How A Woman Feels Around A Harvey Weinstein

12 Comments

  1. Thanks for sharing your story. The more we share, the more courage others will feel to tell their stories. Imagine the powerful wave of emotion and release should all women retell those painful moments of assault and harrassment. The wave would rival any ocean surge brought on by hurricanes and earthquakes.

  2. Margaret, thanks for sharing! I had never heard of freeze or fold, but of course they make sense. It’s always shocking, sexual harassment. I had a built in aggression radar when I was very young, because I came from a domestic violence situation, I was hyper-vigilant, but nevertheless when I got older, and men started coming at me, I would freeze! The tough, savvy kid that I normally was, turned into the vulnerable, young woman I really was. Aggression is always shocking.

    Walker Thornton and I are talking about the whole Weinstein, Karan thing on my blog this week. Please join us?

  3. Hi Margaret. Thanks for pointing out that, “your reaction is based on how your brain assesses the situation, how you comprehend what’s happening to you.” I think so much of that mindset comes from how we are raised and where/when we live. I see so many parents telling their young girls how beautiful they are and going on and on about how “nice” they are…and then we wonder why (young) women will do things to keep that external measurement of beauty going…at any cost.

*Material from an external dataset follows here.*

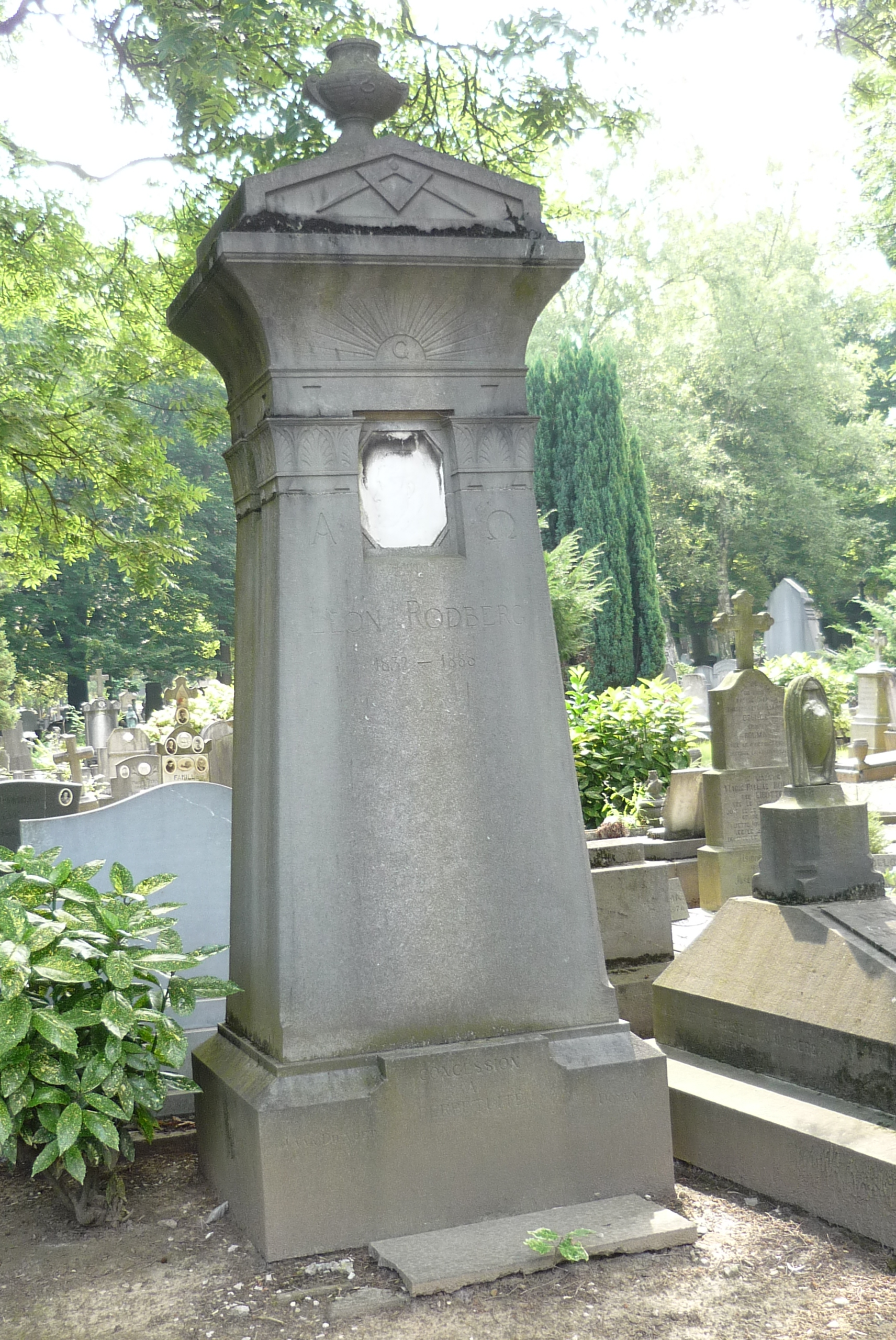 Tombe de style Art-nouveau de Léon Rodberg, vice consul de Belgique, né à Ensival le 24 octobre 1832 et mort à Florence (Italie) le 17 mars 1888, époux de Marie Rosalie Joséphine Françoise Hanicq née à Malines le 10 octobre 1841, par l'architecte Henri van Dievoet, vers 1890. Cimetière de Robermont à Liège, tombe numéro 5625, parcelle 56-36-7. Cette tombe est située à côté de la tombe de la famille Rodberg-Martiny, où reposent également: M. E. Martiny, décédée à 70 ans le 3 juillet 1833; L. A. J. Rodberg décédé à 74 ans le 7 juillet 1839; Félix Rodberg décédé à 43 ans le 3 septembre 1841; Gustave Rodberg décédé à 5 ans le 12 février 1842 et Denis Napoléon Rodberg décédé à 79 ans le 14 mars 1888.
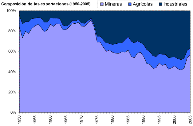 Composición de las exportaciones chilenas por sectores relevantes (1950-2005) Fuente: Elaboración propia con base en datos de "Estadísticas Históricas de Chile 1810-1995" de la P.U.C de Chile y del B.Central.

As well as the inability to say no or even react in an appropriate way when challenged. While I agree that no one EVER deserves abuse, there are things that we can do to educate and support women to be better enabled. Thanks for the suggestions. ~Kathy

    1. Great comment Kathy. There are so many factors within how someone assesses — you’re absolutely spot on. I look back now on how I let myself be treated, and as you say, can see my own lack of response as a reflection of what “nice women” were supposed to act. I’m not so nice anymore. From the moment of birth on, girls need to hear, just as boys do, how valuable they are for who they are — not an attribute like beauty.

  4. I’ve never been overtly sexually harassed. At least I think I haven’t been, at least not by anyone very persistent. The cat calls by construction workers or other random men on the street seem to be “normal” in our culture. I was taught to ignore them, so I do, but I’ve always hated the way they make me feel. I’ve even gone out of my way to avoid construction sites. This speaks to the massive shift in our culture where men are taught that it’s not OK to be an a$$hole towards women. I’m pretty sure this behavior isn’t going to disappear during my lifetime. As our Harasser in Chief would say—-Sad.